MAURO GANDOLFI (1764-1834)
Profile of a Young Girl ( Italy c. 1800 )

Medium
Pen and brown ink on thick paper
Signed/Inscribed/Dated
German and French text on verso
Dimensions
81.00mm wide   112.00mm high (3.19 inches wide  4.41 inches high)
Literature:
Further related readings: Birke V., Italian Drawings 1350-1800: Masterworks from the Albertina, Fort Worth, Kimbell Art Museum; Los Angeles County Museum of Art (1992/93); Cazort M., Mauro in America, an Italian Artist visits the New World, Yale University Press (2003).
Condition:
Good
Description / Expertise
Previously attributed to Giuseppe Bernardino Bison, the present sheet is undoubtedly by Mauro Gandolfi.
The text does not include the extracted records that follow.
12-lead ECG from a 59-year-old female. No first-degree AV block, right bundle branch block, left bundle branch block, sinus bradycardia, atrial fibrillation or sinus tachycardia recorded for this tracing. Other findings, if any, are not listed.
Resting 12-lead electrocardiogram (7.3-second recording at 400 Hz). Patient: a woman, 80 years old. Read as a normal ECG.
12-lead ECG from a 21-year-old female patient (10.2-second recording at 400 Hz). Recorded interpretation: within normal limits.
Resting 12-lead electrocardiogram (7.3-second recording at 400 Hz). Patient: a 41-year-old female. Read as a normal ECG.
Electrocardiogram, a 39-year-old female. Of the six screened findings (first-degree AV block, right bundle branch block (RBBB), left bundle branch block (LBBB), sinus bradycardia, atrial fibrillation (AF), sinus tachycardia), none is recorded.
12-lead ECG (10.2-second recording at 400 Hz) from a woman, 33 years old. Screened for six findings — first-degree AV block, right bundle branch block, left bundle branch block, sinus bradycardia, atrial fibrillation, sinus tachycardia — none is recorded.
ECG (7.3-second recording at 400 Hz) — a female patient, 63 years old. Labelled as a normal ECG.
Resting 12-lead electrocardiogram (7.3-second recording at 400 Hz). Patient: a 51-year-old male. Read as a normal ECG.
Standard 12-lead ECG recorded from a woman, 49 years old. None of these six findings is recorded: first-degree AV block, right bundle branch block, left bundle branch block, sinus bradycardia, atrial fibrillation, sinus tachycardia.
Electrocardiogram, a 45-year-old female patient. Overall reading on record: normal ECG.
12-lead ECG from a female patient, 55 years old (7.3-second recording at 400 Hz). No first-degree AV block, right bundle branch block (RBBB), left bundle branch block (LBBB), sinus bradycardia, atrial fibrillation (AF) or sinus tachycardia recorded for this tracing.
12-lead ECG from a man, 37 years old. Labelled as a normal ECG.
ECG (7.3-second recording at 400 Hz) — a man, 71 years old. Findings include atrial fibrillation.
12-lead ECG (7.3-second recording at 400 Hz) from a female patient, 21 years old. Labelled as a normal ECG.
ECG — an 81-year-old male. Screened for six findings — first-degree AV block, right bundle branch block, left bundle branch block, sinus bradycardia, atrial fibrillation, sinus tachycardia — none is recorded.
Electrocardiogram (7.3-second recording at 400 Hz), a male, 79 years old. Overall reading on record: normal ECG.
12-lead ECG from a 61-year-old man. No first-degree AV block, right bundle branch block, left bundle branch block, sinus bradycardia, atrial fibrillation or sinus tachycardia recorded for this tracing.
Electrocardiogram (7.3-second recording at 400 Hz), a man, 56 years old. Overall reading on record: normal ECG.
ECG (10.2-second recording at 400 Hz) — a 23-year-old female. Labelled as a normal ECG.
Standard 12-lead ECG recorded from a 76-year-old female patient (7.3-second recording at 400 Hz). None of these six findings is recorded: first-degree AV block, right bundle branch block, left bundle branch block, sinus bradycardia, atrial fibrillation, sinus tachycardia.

It shows the same characteristics in style and technique to numerous drawings of Study of Heads produced by the artist and now located in Vienna as well as in various private collections . Interestingly, on this drawing the artist has exploited the technique of hatched lines to create the shadows criss-cross to form a pattern of rhombuses, or lozenges, as was very much the practice of professional engravers in the eighteenth century. Mauro Gandolfi was not only a prolific draughtsman but also an accomplished engraver by trade only recently emerging from under the shadow of his more famous father Gaetano and uncle Ubaldo. Although Mauro seems to have inherited from his father a delight in filling pages with clusters of picturesque heads drawn mostly from his imagination, the neoclassical mode of this drawing makes for a secure attribution to Mauro.

The draughtsman’s career was much more eventful than that of his father’s. It is while training as an engraver in Arras and Paris in the 1780’s that the artist was exposed to the Revolutionary ideas fomenting in France at the time. After spending six years in Paris whilst undergoing the most rigorous training in the world for reproductive engraving, he returned to Bologna in 1806 fluent in French and full of Napoleonic sympathies. However, he soon became ideologically disillusioned and eventually shifted his focus on skills as a printmaker. Increasingly active as an engraver, he wrote a widely read treatise Trattato dell’incisione in 1816.

On the fame of this publication, the artist was invited to visit America, an event coinciding with legal problems arising from his estranged wife, thus prompting his decision to try his fortunes in the New World that very same year. Even so, Gandolfi’s next artistic activity is recorded in Milan between 1817 and 1822, the artist returning to Bologna for the last ten years of his life where he died in 1834.